Servidor de Secretaria

Processo Nº ROT-0000315-96.2020.5.06.0143

Relator SERGIO TORRES TEIXEIRA

RECORRENTE METROPOLITANA EMPRESA DE TRANSPORTE COLETIVO LTDA

ADVOGADO Alexandre José da Trindade Meira Henriques (OAB: 17472-D/PE)

RECORRIDO LEDENILSON GONCALVES DE ASSIS

ADVOGADO CARLA CRISTINA DE FRANCA FERREIRA (OAB: 31594/PE)

Intimado (s)/Citado (s):

- LEDENILSON GONCALVES DE ASSIS

PODER JUDICIÁRIO

JUSTIÇA DO

PODER JUDICIÁRIO JUSTIÇA DO TRABALHO

PROC. N.º TRT. 0000315-96.2020.5.06.0143 (ROT)

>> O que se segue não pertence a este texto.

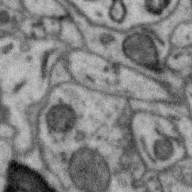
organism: Zebra finch
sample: Brain
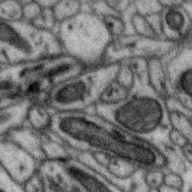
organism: Zebra finch
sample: Brain
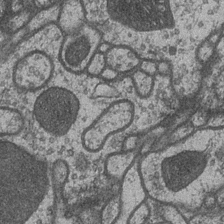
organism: Drosophila
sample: Optic medulla
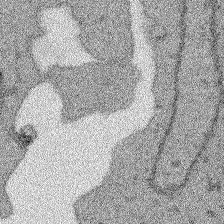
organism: Human
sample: HeLa cells
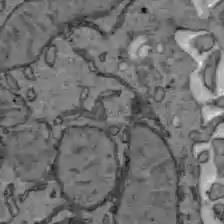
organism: C57BL Mouse
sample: Liver
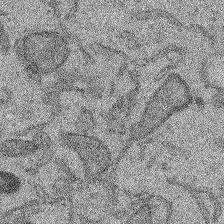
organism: Human
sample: HeLa cells
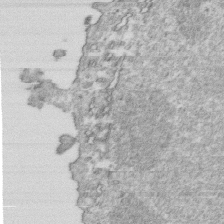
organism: Mouse
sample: Activated OT-1 CD8+ T cells
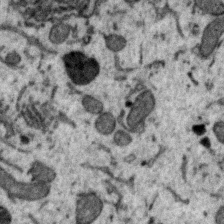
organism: Zebra finch
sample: Brain
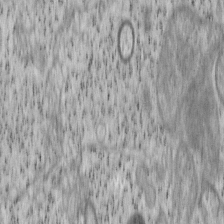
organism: Human
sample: HeLa cells
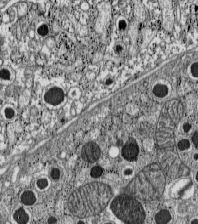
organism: C57BL Mouse
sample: Pancreatic islet
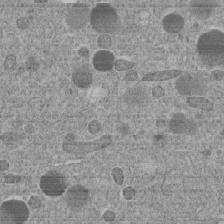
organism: C. elegans
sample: C. elegans embryo early stage
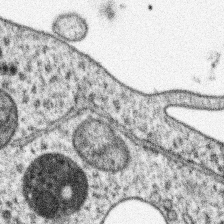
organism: Human
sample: HeLa cells
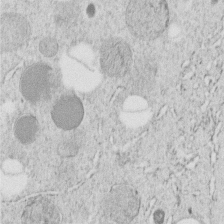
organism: C. elegans
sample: C. elegans embryo early stage
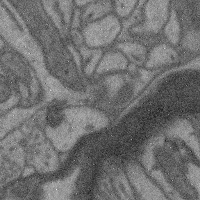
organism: Mouse
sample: Cerebral cortex
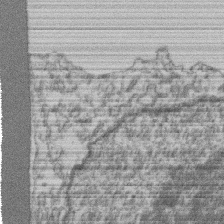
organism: Mouse
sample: T cell stromal cell synapse
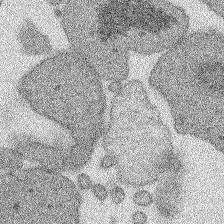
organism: Human
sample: HeLa cells
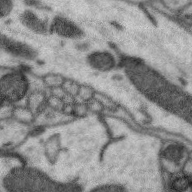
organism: Zebra finch
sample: Brain
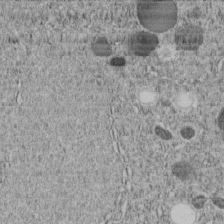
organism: C. elegans
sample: C. elegans embryo early stage
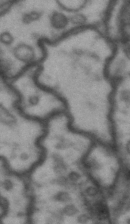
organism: Drosophila
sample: Brain
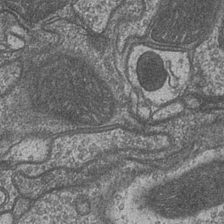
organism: Drosophila
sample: Optic medulla
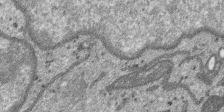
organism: Human
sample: Lung epithelial cells infected with SARS-CoV-2
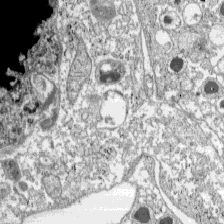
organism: C57BL Mouse
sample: Pancreatic islet
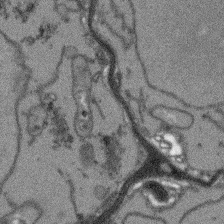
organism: Arabidopsis thaliana
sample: Root tip
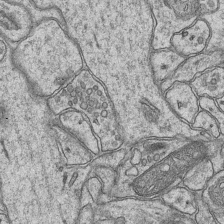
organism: Mouse
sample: CA1 Hippocampus
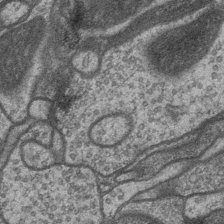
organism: Drosophila
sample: Optic medulla
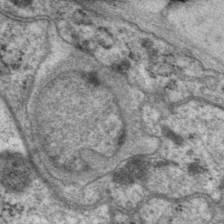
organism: P. pacificus
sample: Pharynx
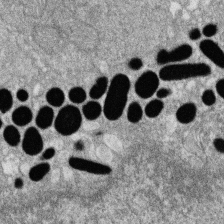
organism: Zebrafish
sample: Cilia; retinal pigment epithelium
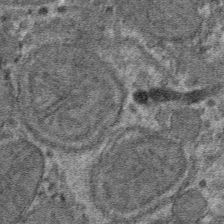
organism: Mouse
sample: Mouse hepatocytes
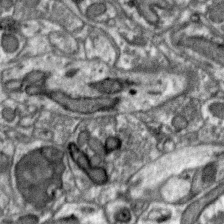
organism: Zebra finch
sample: Brain
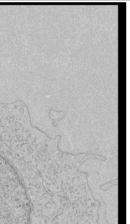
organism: Human
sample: Mitochondria in HCT116 cells
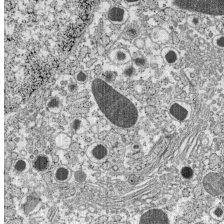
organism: C57BL Mouse
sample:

Órgão Julgador : PRIMEIRA TURMA

Relator : Desembargador SERGIO TORRES TEIXEIRA

Recorrente : METROPOLITANA EMPRESA DE TRANSPORTE COLETIVO LTDA

Recorrido : LEDENILSON GONCALVES DE ASSIS

Advogados : Alexandre José da Trindade Meira Henriques, Carla Cristina de Franca Ferreira

Procedência : 03ª Vara do Trabalho de Jaboatão (PE)

EMENTA RECURSO ORDINÁRIO DA RÉ. ÍNDICE DE CORREÇÃO

MONETÁRIA. Em decisão proferida em 18 de dezembro de 2020, no julgamento das ADC 58 e 59, em decisão relatada pelo Ministro Gilmar Mendes, o Supremo Tribunal Federal (STF) concluiu pela inconstitucionalidade da aplicação da Taxa Referencial (TR) para a correção monetária de débitos trabalhistas e de depósitos recursais no âmbito da Justiça do Trabalho. Todavia, ao contrário do que se esperava, a decisão não resultou na aplicação indistinta do IPCA-E, porque ficou decidido que, "até que o Poder Legislativo delibere sobre a questão, devem ser aplicados o Índice Nacional de Preço ao Consumidor Amplo Especial (IPCA-E), na fase pré-judicial, e, a partir da citação, a taxa Selic, índices de correção monetária vigentes para as condenações cíveis em geral", conforme se extrai do dispositivo do voto conjunto das ADC 58 e 59 e ADIs 5.867 e 6.021. Recurso parcialmente provido.

Vistos etc.

Recurso ordinário interposto por METROPOLITANA EMPRESA DE TRANSPORTE COLETIVO LTDA em face de sentença proferida pelo Excelentíssimo Juízo da 03ª Vara do Trabalho de Jaboatão (PE) que julgou PARCIALMENTE procedentes os pedidos formulados na reclamação trabalhista proposta por LEDENILSON GONCALVES DE ASSIS, ora recorrido.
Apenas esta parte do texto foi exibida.